In the period between 1997 and 2008, the Native American gambling industry witnessed considerable revenue growth - almost quadruple, which has laid the foundation for the success that has followed since. Indeed, during this time, revenue grew from $7.5 billion to just over $25 billion, highlighting the substantial influence of Native American casinos on the US gambling industry.

One particular point of note that could be hugely significant for Native American communities over the next few years is that tribes have made inroads into the hugely profitable online gambling sector over the past 12 months. It was first suggested over a decade ago that Native Americans might look to online gambling, though, talk of this went cold amidst possible legislative issues.

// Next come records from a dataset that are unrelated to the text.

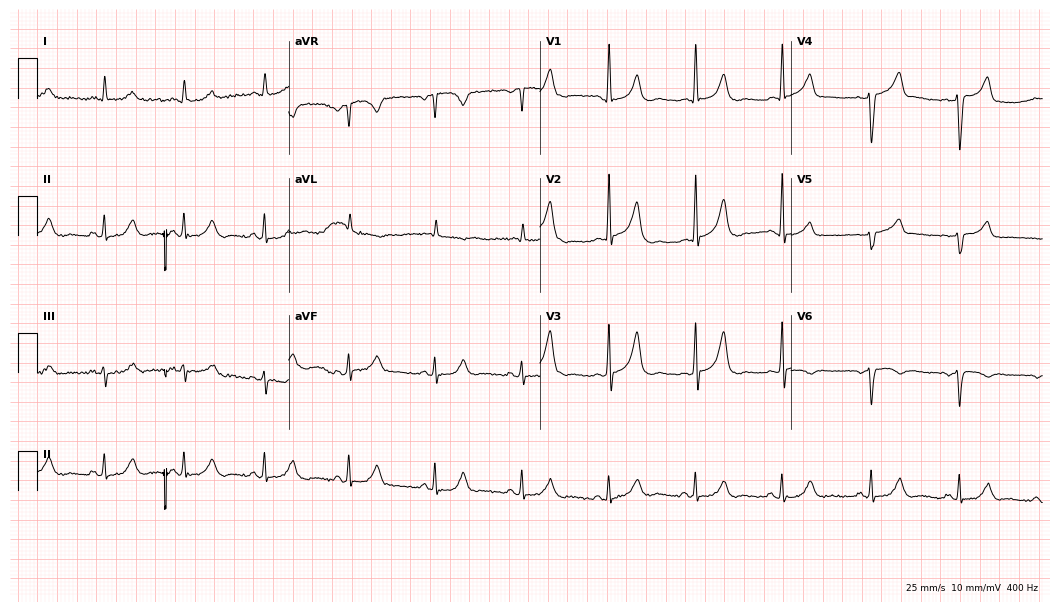
12-lead ECG from an 82-year-old male. No first-degree AV block, right bundle branch block, left bundle branch block, sinus bradycardia, atrial fibrillation or sinus tachycardia recorded for this tracing. Findings outside these six are not listed.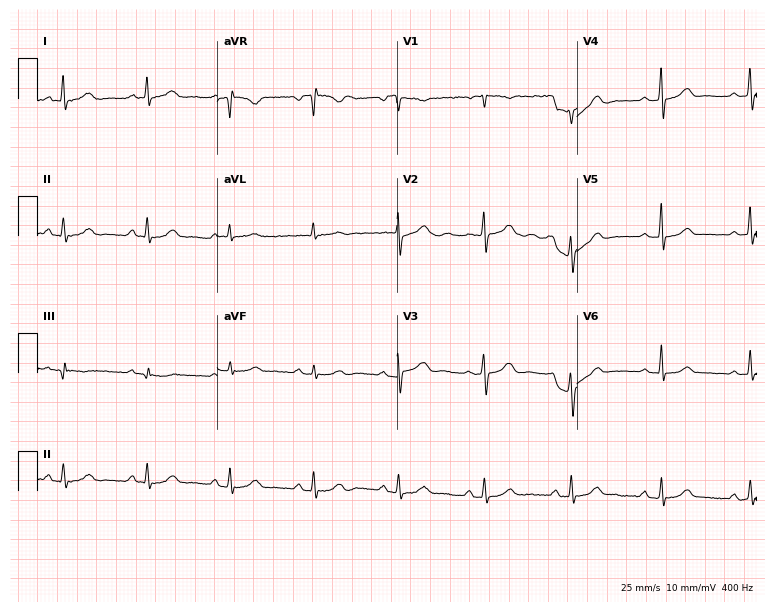
Standard 12-lead ECG recorded from a woman, 52 years old (7.3-second recording at 400 Hz). None of these six findings is recorded: first-degree AV block, right bundle branch block (RBBB), left bundle branch block (LBBB), sinus bradycardia, atrial fibrillation (AF), sinus tachycardia.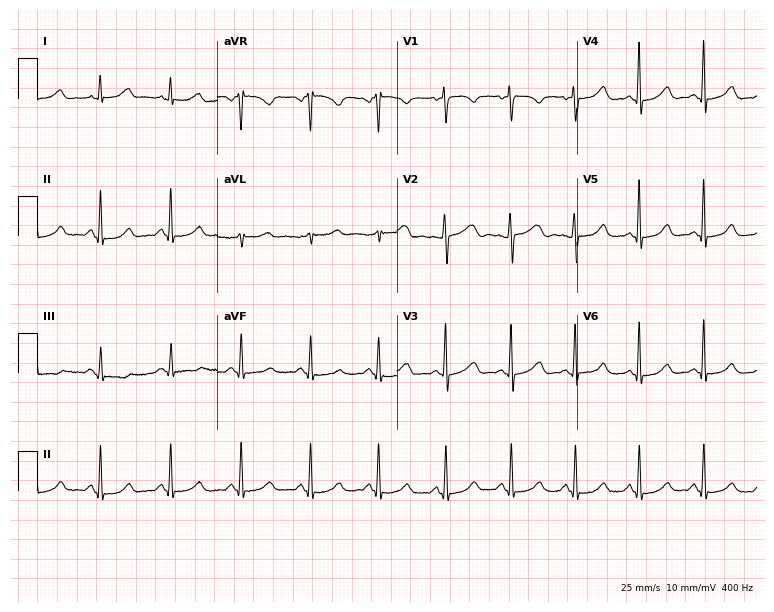
Standard 12-lead ECG recorded from a female patient, 45 years old (7.3-second recording at 400 Hz). Read as a normal ECG.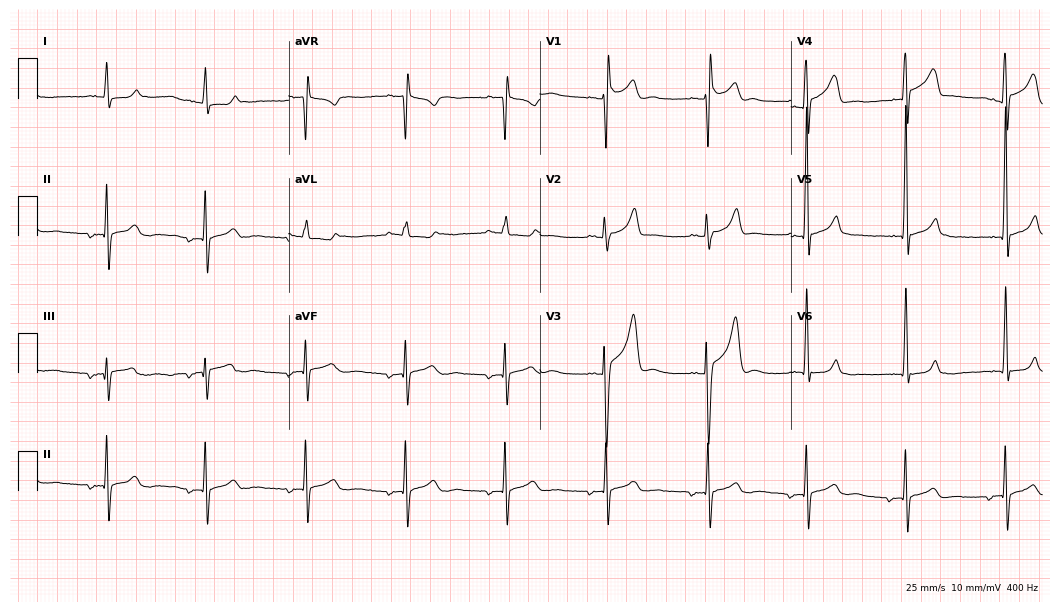
ECG (10.2-second recording at 400 Hz) — a 26-year-old male. Screened for six findings — first-degree AV block, right bundle branch block, left bundle branch block, sinus bradycardia, atrial fibrillation, sinus tachycardia — none is recorded. Findings outside these six are not listed.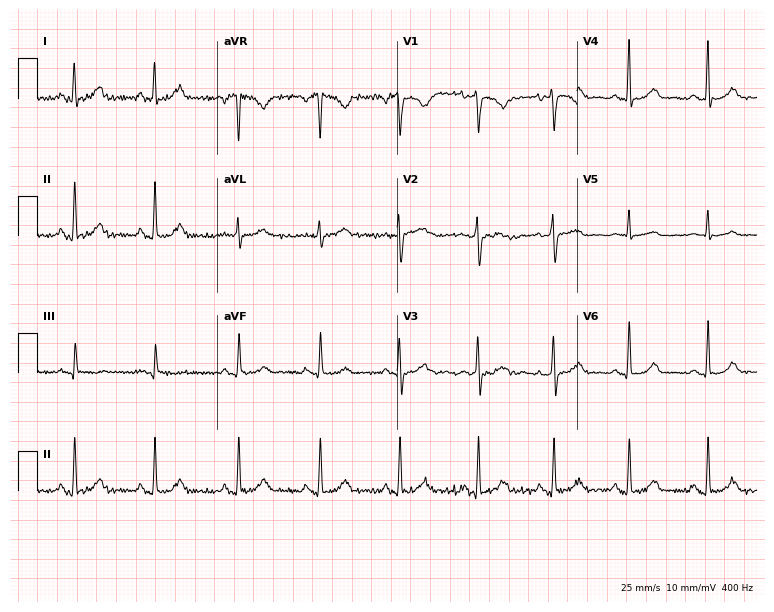
Electrocardiogram, a female patient, 27 years old. Overall reading on record: normal ECG.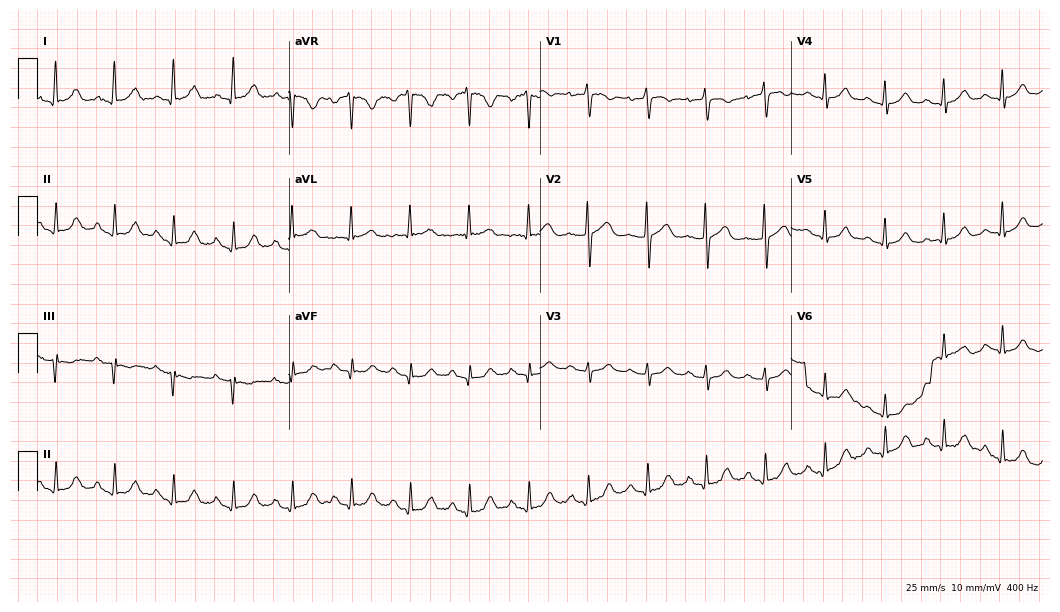
ECG (10.2-second recording at 400 Hz) — an 81-year-old woman. Labelled as a normal ECG.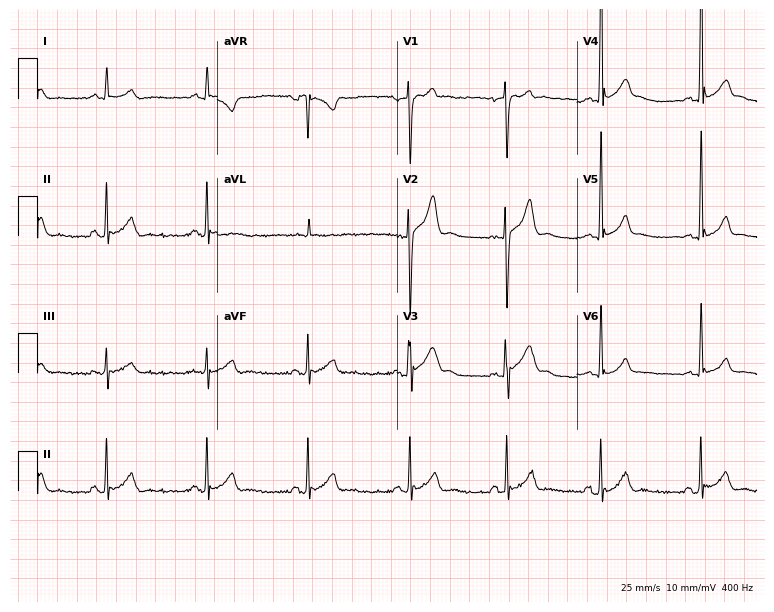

However, towards the end of last year, conversations about this resurfaced, with a possible bill proposed that outlined revenue share agreements with some of the premier, mainstream brands.

Internet gaming is rapidly becoming the largest expansion of gaming in modern history and is quickly developing into a reality where tribes are on the outside looking in.

Bo MazzettiChairman Rincon Band of Luiseño Indians in California

It remains to be seen whether this becomes a reality, and there is no doubt a number of hurdles to jump over and points to negotiate before agreements can be made across the board.

Native American Casinos Revenue Boom

The Potential of Native American Casinos

It is fair to say that the next few years have the potential to be very exciting for the Native American community in the US, as far as the gambling industry is concerned.

Certainly, over the last decade, the profile and, therefore, popularity of Indian casinos has increased significantly, and, as a result, many gambling enthusiasts prefer these to mainstream ones.

The fact that there is a presence on the Las Vegas strip lends a major selling point, in addition to point of intrigue for visitors (especially international tourists), who may feel that the Native American-owned Palm casino could have something different about it, compared to all of the other resorts on 'the strip'.

Add to the fact that online gambling could soon become big business via joint ventures with major commercial brands, and Native American communities could well soon be reaping considerable social and economic benefits.